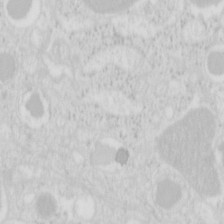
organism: Mouse
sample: Pancreas
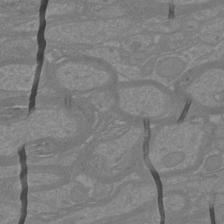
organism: Mouse
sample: Cortical neurons
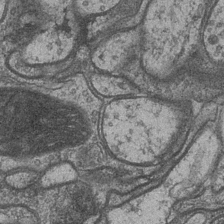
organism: Drosophila
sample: Optic medulla
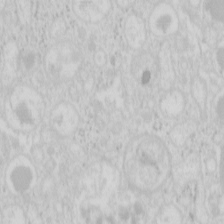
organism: Mouse
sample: Pancreas
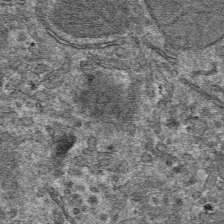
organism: Mouse
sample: Mouse hepatocytes
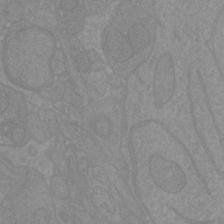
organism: Mouse
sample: Cortical neurons
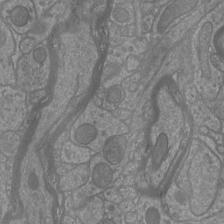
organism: Mouse
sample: Cortical neurons
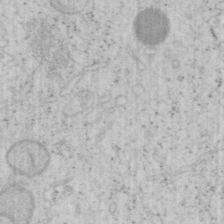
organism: Human
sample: HeLa cells
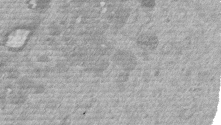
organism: Mouse
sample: Dividing mouse embryo 1 cell stage
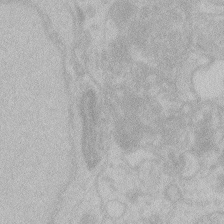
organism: Zebrafish
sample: Macrophage infected with Toxoplasma gondii
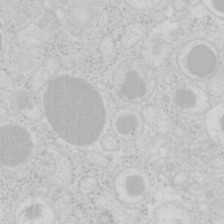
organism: Mouse
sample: Pancreas
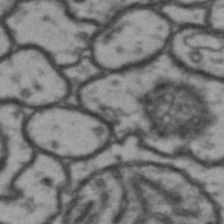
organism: Drosophila
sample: Brain
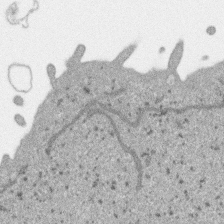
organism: Human
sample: Lung epithelial cells infected with SARS-CoV-2
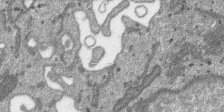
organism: Human
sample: Lung epithelial cells infected with SARS-CoV-2
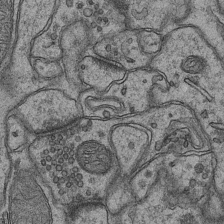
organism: Mouse
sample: CA1 Hippocampus
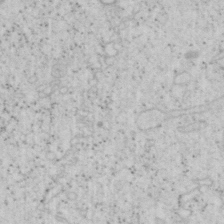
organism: Human
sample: HeLa cells
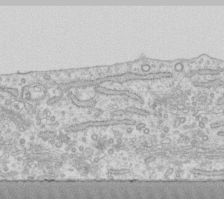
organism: Human
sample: Fibroblast cells
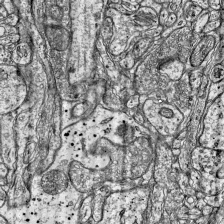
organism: Mouse
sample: Visual Cortex
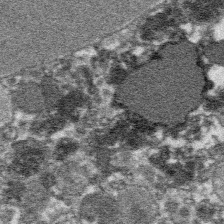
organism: Platynereis dumerilii
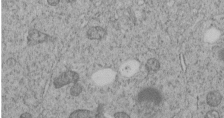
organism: C. elegans
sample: C. elegans embryo early stage
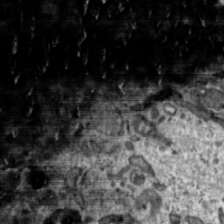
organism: Toxoplasma gondii
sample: Parasites in a vacuole inside a host cell
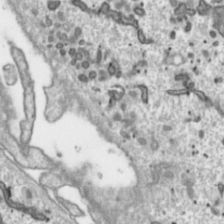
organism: Toxoplasma gondii
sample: Parasites in a vacuole inside a host cell
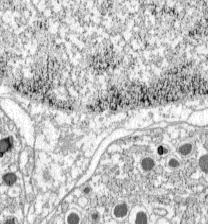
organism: C57BL Mouse
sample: Pancreatic islet
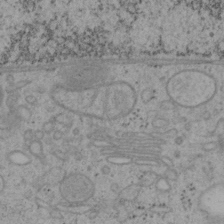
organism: Human
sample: HeLa cells
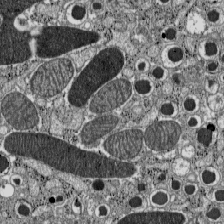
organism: C57BL Mouse
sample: Pancreatic islet
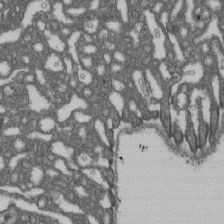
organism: Drosophila
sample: Nephrocyte
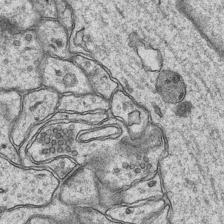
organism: Mouse
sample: CA1 Hippocampus
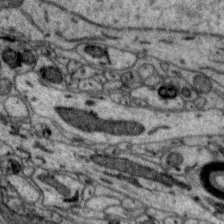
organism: Zebra finch
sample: Brain
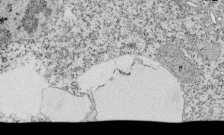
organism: Tetrahymena
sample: Cilia in tetrahymena
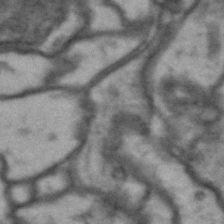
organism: Drosophila
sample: Brain
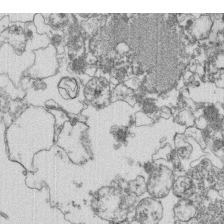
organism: Human
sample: HeLa cell HIV synapse
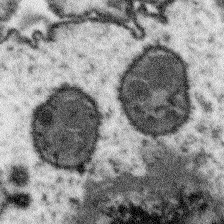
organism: Arabidopsis thaliana
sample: Root tip
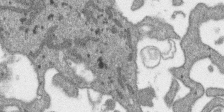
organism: Human
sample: Lung epithelial cells infected with SARS-CoV-2
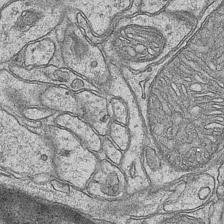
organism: Mouse
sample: CA1 Hippocampus
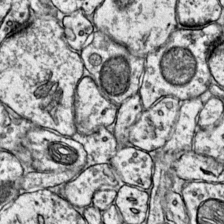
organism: Mouse
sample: Primary visual cortex

===

=== Work task ===
Restate word for word the lines from the line with "organism: Arabidopsis thaliana" to the last line of the records above, inclusive, and omit every picture.

=== Result below ===
organism: Arabidopsis thaliana
sample: Root tip
organism: Human
sample: Lung epithelial cells infected with SARS-CoV-2
organism: Mouse
sample: CA1 Hippocampus
organism: Mouse
sample: Primary visual cortex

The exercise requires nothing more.